Uncategorized

Can’t you see the sunshine?

It’s fascinating to me what a difference time makes.

Here we are, always chugging along. Some days feel like molasses while others feel like that bowling lane oil. Yet we all just keep going.

Then sometimes, along with the going, we slowly change. We grow and evolve and become. With action, we are always becoming.

Nine years ago I was in therapy saying “I love myself, I do, but if only I was thinner, I would feel like the work I’ve been doing actually did something. I feel so fat. I just want to not be 160 pounds.”

My therapist, in all of her incredulous glory, looked at me dumbstruck and said, “You’re not fat. 160 pounds is average.”

I tried to argue that because of my lacking height, 160 pounds was much more on my body. That my body was not made to be 160 pounds. That I knew I was so much smaller than my body had currently allowed.

She wouldn’t budge.

She asked what it would mean to me if my body was just meant to be 160 pounds.

I stomped about it. Metaphorically. As I often did about things. I didn’t want my body to be meant for that.

And then life moved along.

Fast forward all those years. The last year, I have indeed come to think of my body as average. I look in the mirror and I feel neither fat nor thin. Just regular. I don’t feel my body makes me an outlier on any spectrum. I’m average. I’m comfortable.

My goals center toward health and strength. And while I still have a picture in mind of a number on a scale and having less hips in the mirror (not no hips, mind you! I love my curves), those things are fuzzy background images. The foreground picture is health and centeredness and a love of my body no matter what.

I’ve done intermittent fasting since last November.

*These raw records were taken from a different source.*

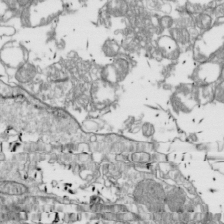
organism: Drosophila
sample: Cell division; meiosis; drosophila spermatocytes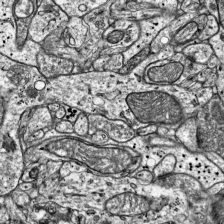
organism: Mouse
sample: Visual Cortex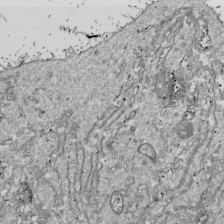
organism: Drosophila
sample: Cell division; meiosis; drosophila spermatocytes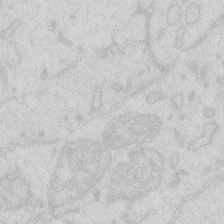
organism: Zebrafish
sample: Macrophage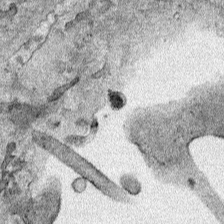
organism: Human
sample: Mitochondria in HCT116 cells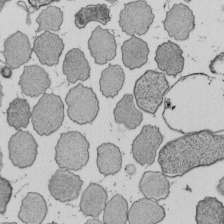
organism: E. coli
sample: Bacterial nucleoid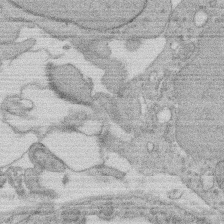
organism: Rat
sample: Salivary granule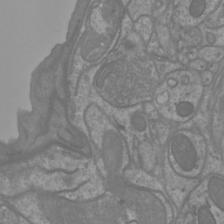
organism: Mouse
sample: Cortical neurons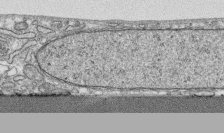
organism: Human
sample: CRL-1474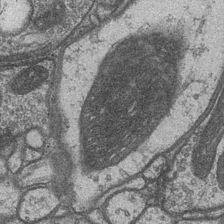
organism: Drosophila
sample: Optic medulla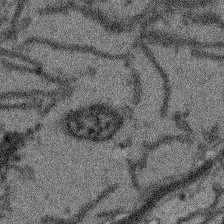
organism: Arabidopsis thaliana
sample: Root tip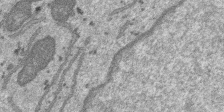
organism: Human
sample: Lung epithelial cells infected with SARS-CoV-2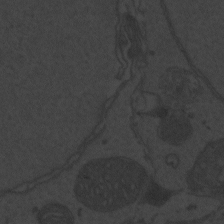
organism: Zebrafish
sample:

It was a boundary point as I learned to navigate food and feelings and life and safety. I remained 157 pounds no matter what I did. Sometimes it would fluctuate a pound or two, but then back up it went. In the past, I would have said I was stuck there. But I never feel stuck anymore. I’m too busy navigating more important to me things.

But my point. My point is that I’ve looked in the mirror for the last couple months and I feel good about my body. All the while staying 157 pounds. And it was okay. It didn’t trip me up.

The last couple weeks I’ve been really proud with my relationship with food. Consistency has loaned me momentum and that switch in my brain has allowed consistency to not feel so grueling.

Earlier this week I weighed myself and I am 150 pounds.

It’s not about the number. It’s about the fact that I’m paying attention to the right things this time and life followed suit. That is very cool.

Most days growth is like molasses, and time is just chugging along. Other days–those rare beautiful days–the molasses thins and I can suddenly see all the progress my growth has afforded me. Today is one of those days.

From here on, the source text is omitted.